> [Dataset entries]
^^^^^^^^^^^^^^^^

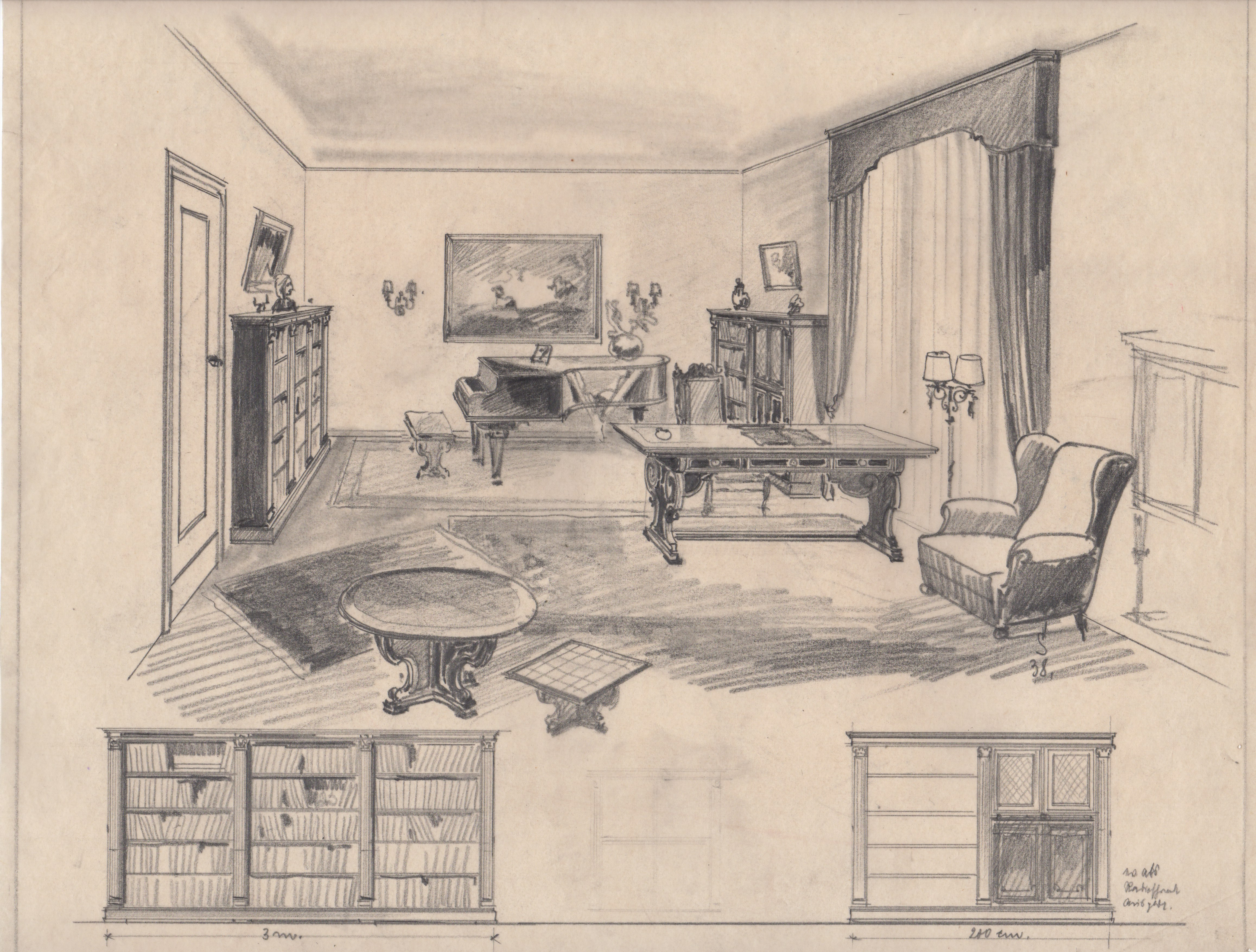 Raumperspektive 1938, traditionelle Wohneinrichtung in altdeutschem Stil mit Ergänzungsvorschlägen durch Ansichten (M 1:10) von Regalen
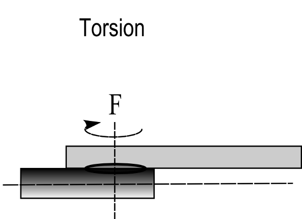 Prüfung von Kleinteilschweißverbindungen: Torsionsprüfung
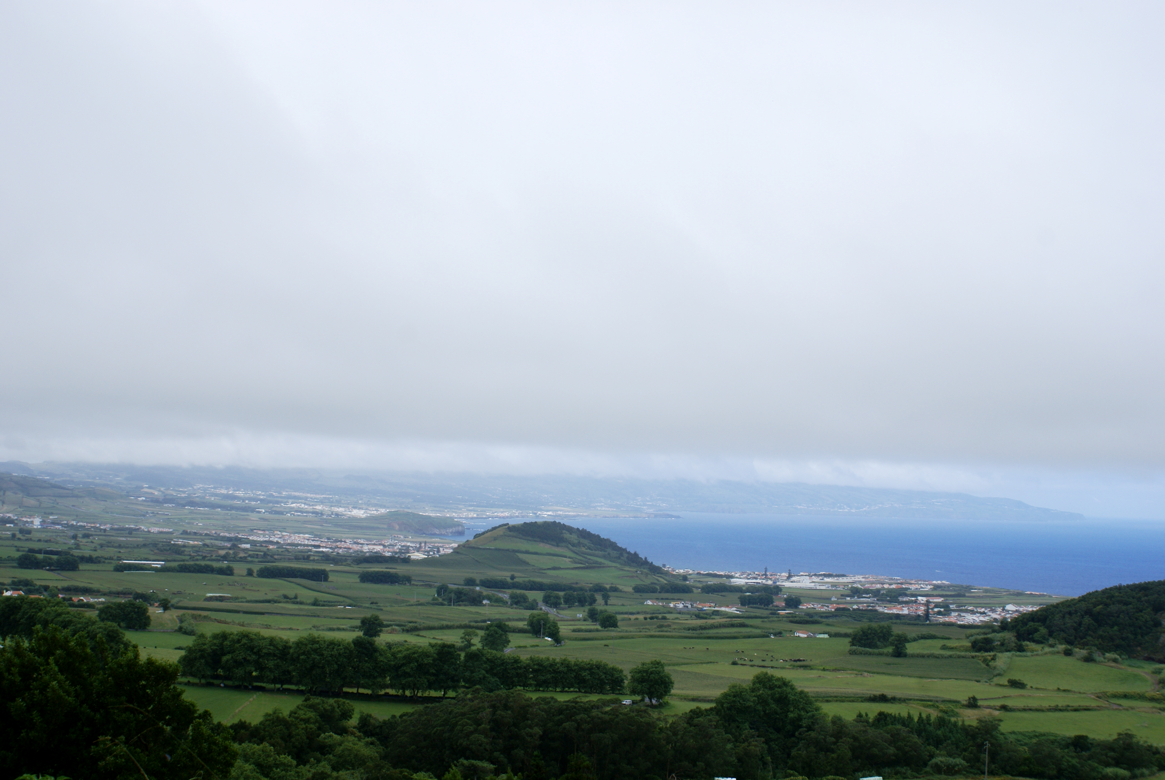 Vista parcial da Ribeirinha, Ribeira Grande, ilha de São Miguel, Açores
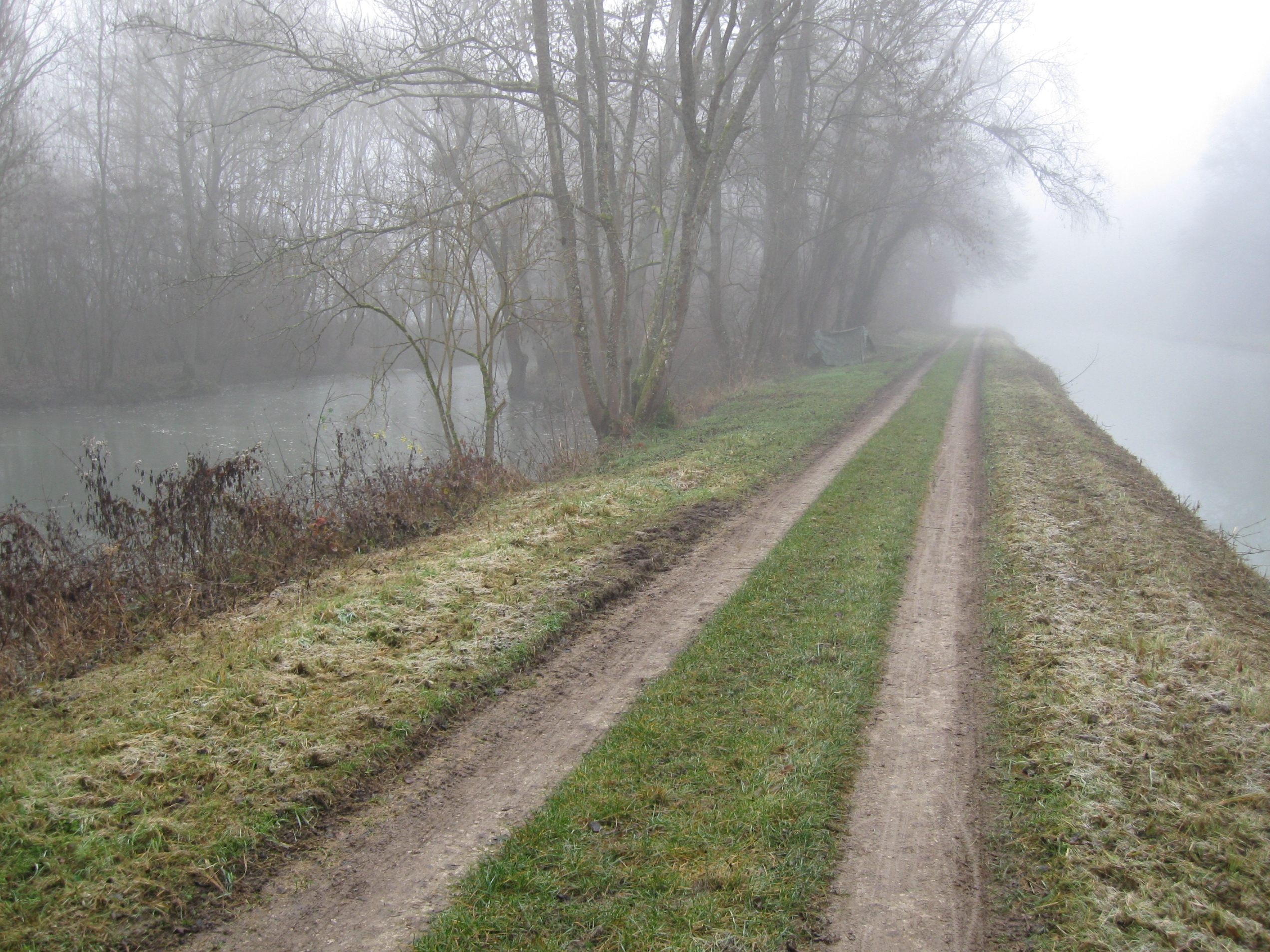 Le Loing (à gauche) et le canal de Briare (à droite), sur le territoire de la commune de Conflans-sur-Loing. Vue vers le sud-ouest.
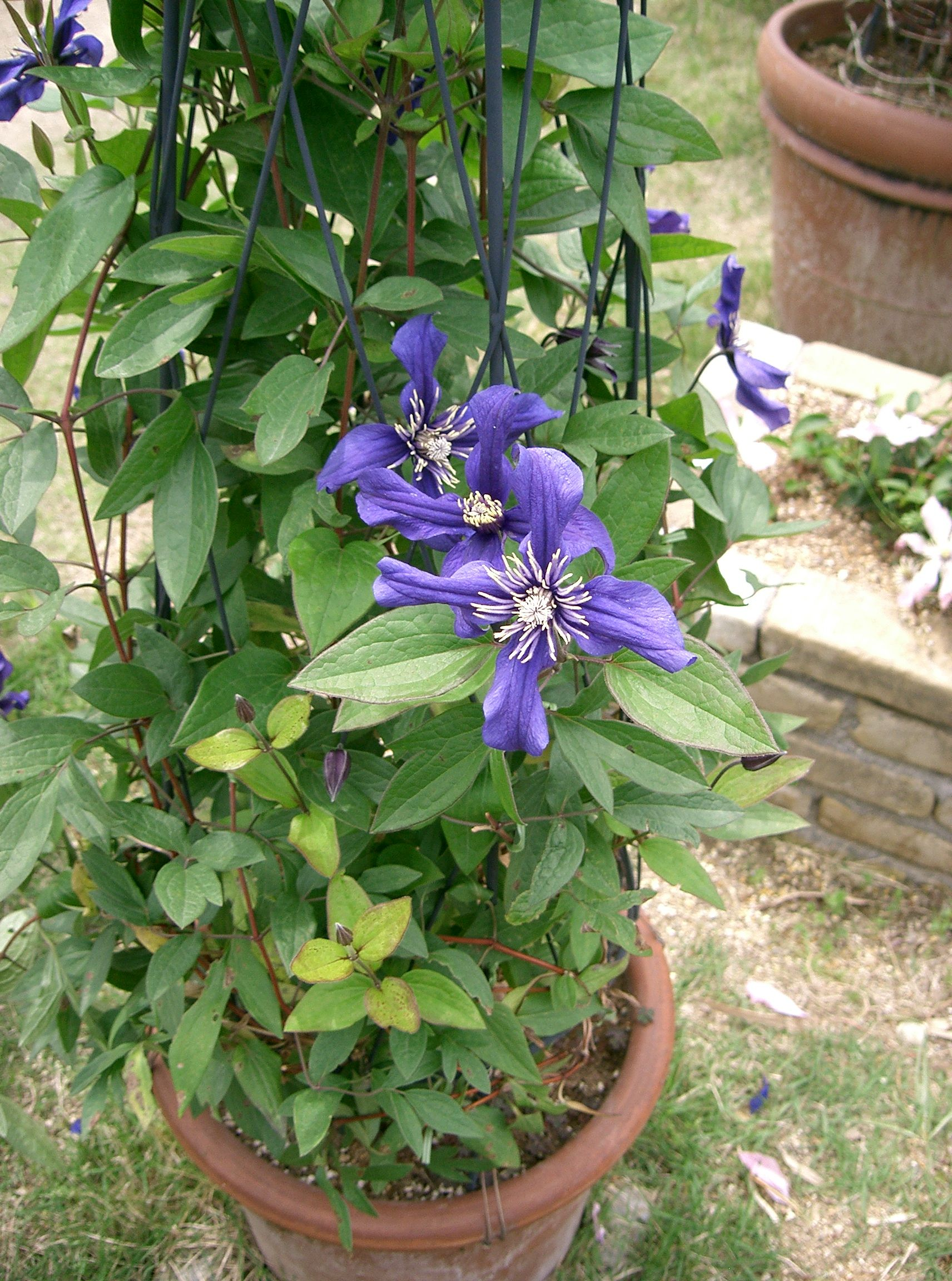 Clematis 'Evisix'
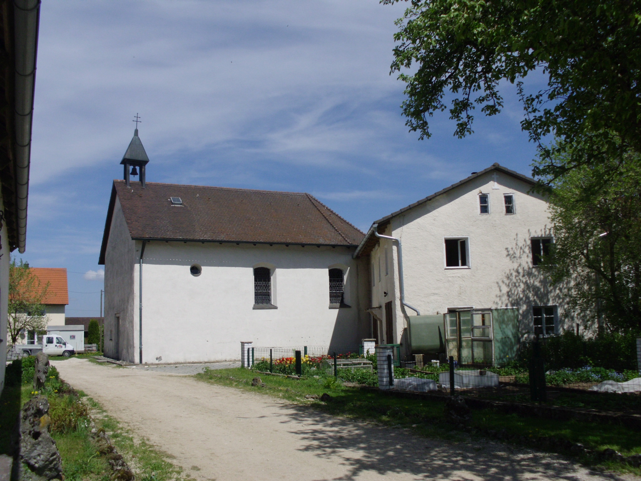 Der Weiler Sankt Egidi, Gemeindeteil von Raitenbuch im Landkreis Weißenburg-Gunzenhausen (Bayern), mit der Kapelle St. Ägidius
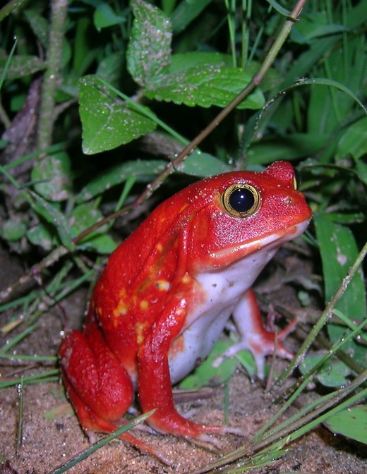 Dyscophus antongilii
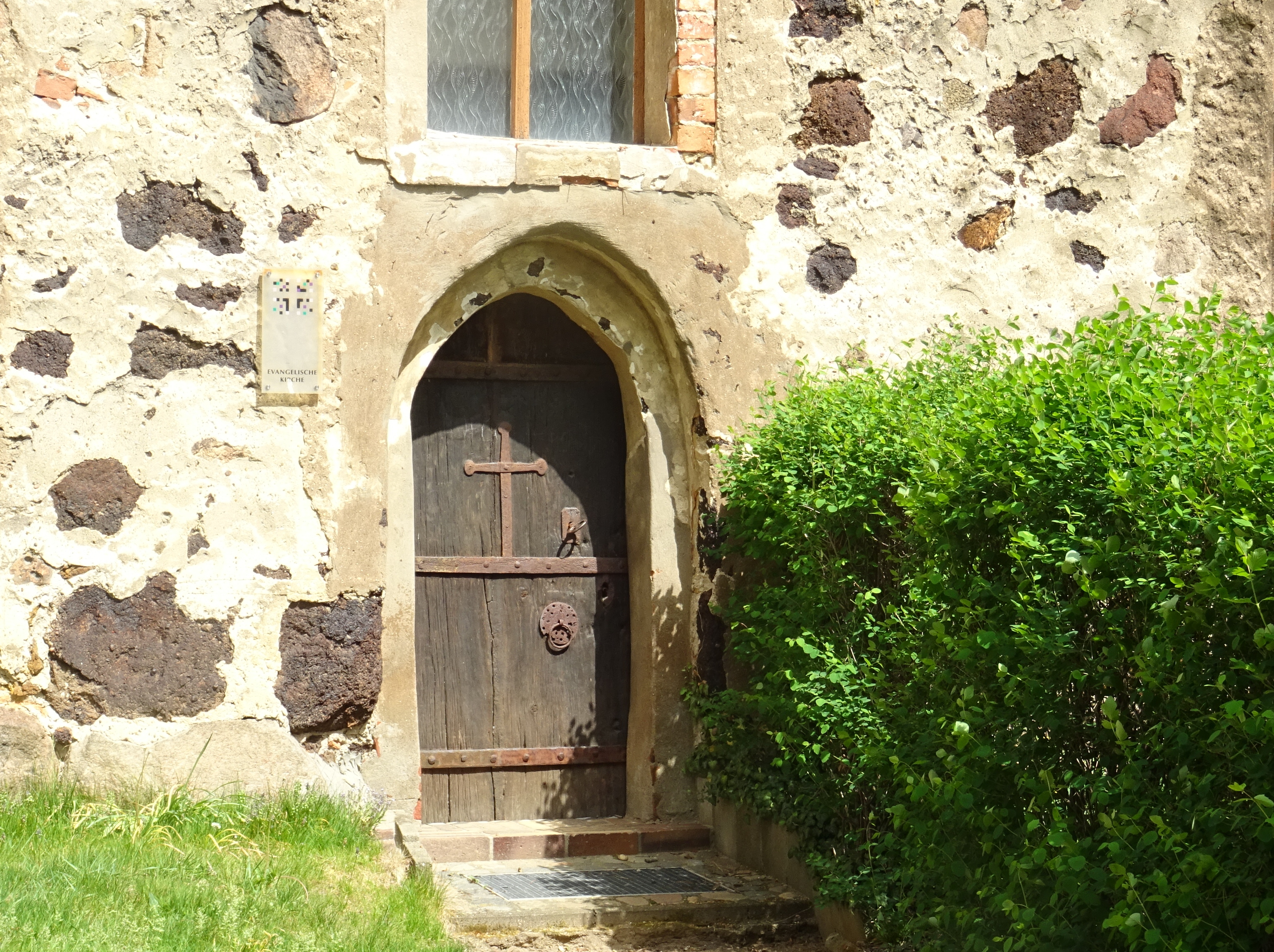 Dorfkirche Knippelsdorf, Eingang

^^^^^^^^^^^^^^^^

> [TASK REQUIREMENTS]
Only the lines from the one containing "Der Weiler Sankt" through the last line of the data may appear in the answer, each given again exactly and with pictures left out.

> [REPLY]
 Der Weiler Sankt Egidi, Gemeindeteil von Raitenbuch im Landkreis Weißenburg-Gunzenhausen (Bayern), mit der Kapelle St. Ägidius
 Dyscophus antongilii
 Dorfkirche Knippelsdorf, Eingang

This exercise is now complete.